The T24 human bladder cancer cell line was purchased from the Food Industry Research and Development Institute (Hsinchu, Taiwan). The cells were grown in McCoy’s 5a medium fortified with 10% FBS, 2 mM L-glutamine and penicillin/streptomycin and incubated at 37°C under a humidified 5% CO2 atmosphere (46).

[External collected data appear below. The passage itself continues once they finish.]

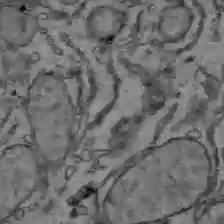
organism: C57BL Mouse
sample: Liver
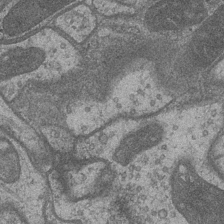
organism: Drosophila
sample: Optic medulla
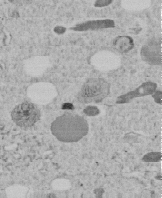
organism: C. elegans
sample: C. elegans embryo early stage
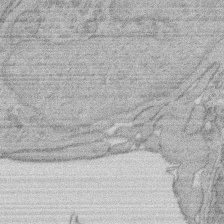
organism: Rat
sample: Salivary granule
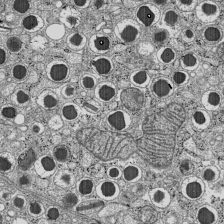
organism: C57BL Mouse
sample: Pancreatic islet
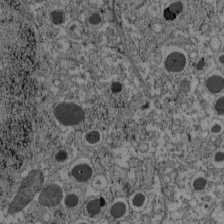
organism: C57BL Mouse
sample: Pancreatic islet
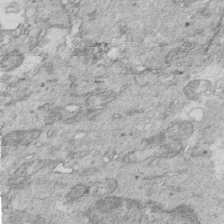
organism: Mouse
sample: Multiciliated cells
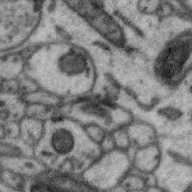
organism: Zebra finch
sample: Brain
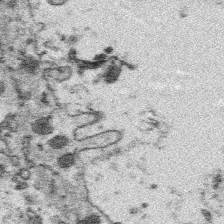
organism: Platynereis dumerilii
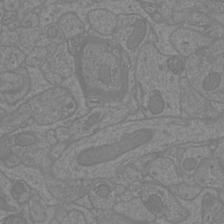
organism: Mouse
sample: Cortical neurons
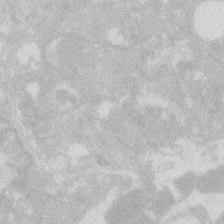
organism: Zebrafish
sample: Macrophage
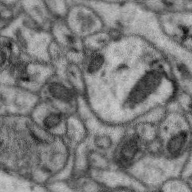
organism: Zebra finch
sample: Brain
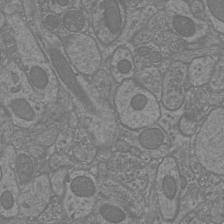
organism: Mouse
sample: Cortical neurons
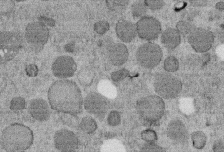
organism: C. elegans
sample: C. elegans embryo early stage
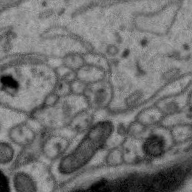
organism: Zebra finch
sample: Brain
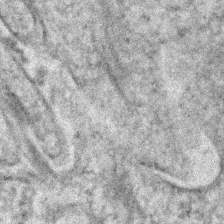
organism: Human
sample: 1205lu cells
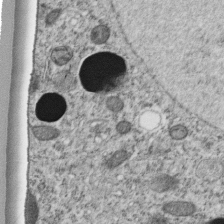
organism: C. elegans
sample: C. elegans embryo early stage
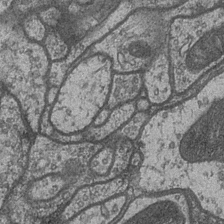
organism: Drosophila
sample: Optic medulla
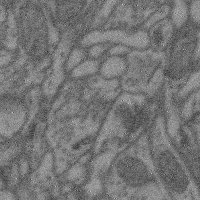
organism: Mouse
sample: Cerebral cortex
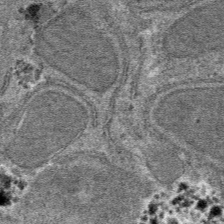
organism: Mouse
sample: Mouse hepatocytes
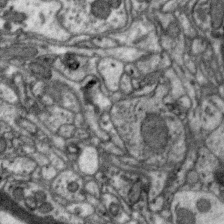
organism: Zebra finch
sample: Brain
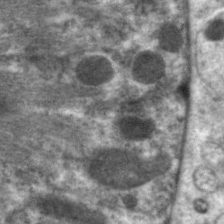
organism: C. elegans
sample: Pharynx
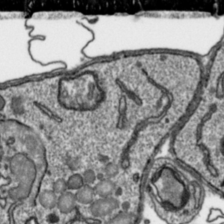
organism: Toxoplasma gondii
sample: Parasites in a vacuole inside a host cell
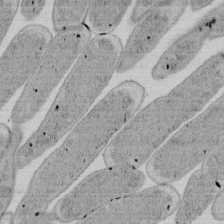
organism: E. coli
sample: Bacterial nucleoid
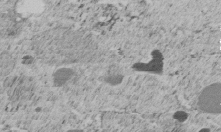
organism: C. elegans
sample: C. elegans embryo early stage
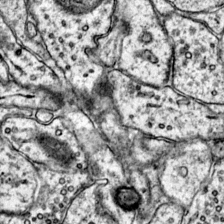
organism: Mouse
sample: Primary visual cortex
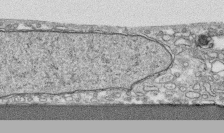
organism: Human
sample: CRL-1474
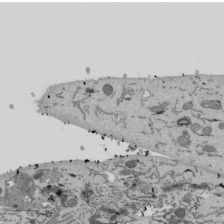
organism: Mouse
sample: ED-1 cell nuclei; centrioles

Cell viability and morphology

The cell viability was assessed by the MTT assay. Briefly, the T24 cells were cultured in a 96-well plate at the density of 1×104 cells/per well and were incubated with 0, 50, 100, 150 and 200 μM of baicalin for 24 h. For the study of autophagy inhibition, cells were pre-treated with 3-MA (10 mM) for 1 h before the 24-h treatment of baicalin with indicated concentrations. At the end of baicalin treatment, culture medium containing MTT (0.5 mg/ml) was added to each well after washing the cells. The cells were then incubated at 37°C for 4 h and the supernatant was removed. The formed blue formazan crystals in viable T24 cells were dissolved with isopropanol/0.04 N HCl, followed by measurement of the absorbance of each well at 570 nm with the ELISA reader with a reference wavelength of 620 nm. All experiments were performed in triplicate. The cell viability of each treatment was expressed as percentage of the control. The morphological examination of autophagic vacuoles in baicalin-treated cells was determined under a phase-contrast microscope (18).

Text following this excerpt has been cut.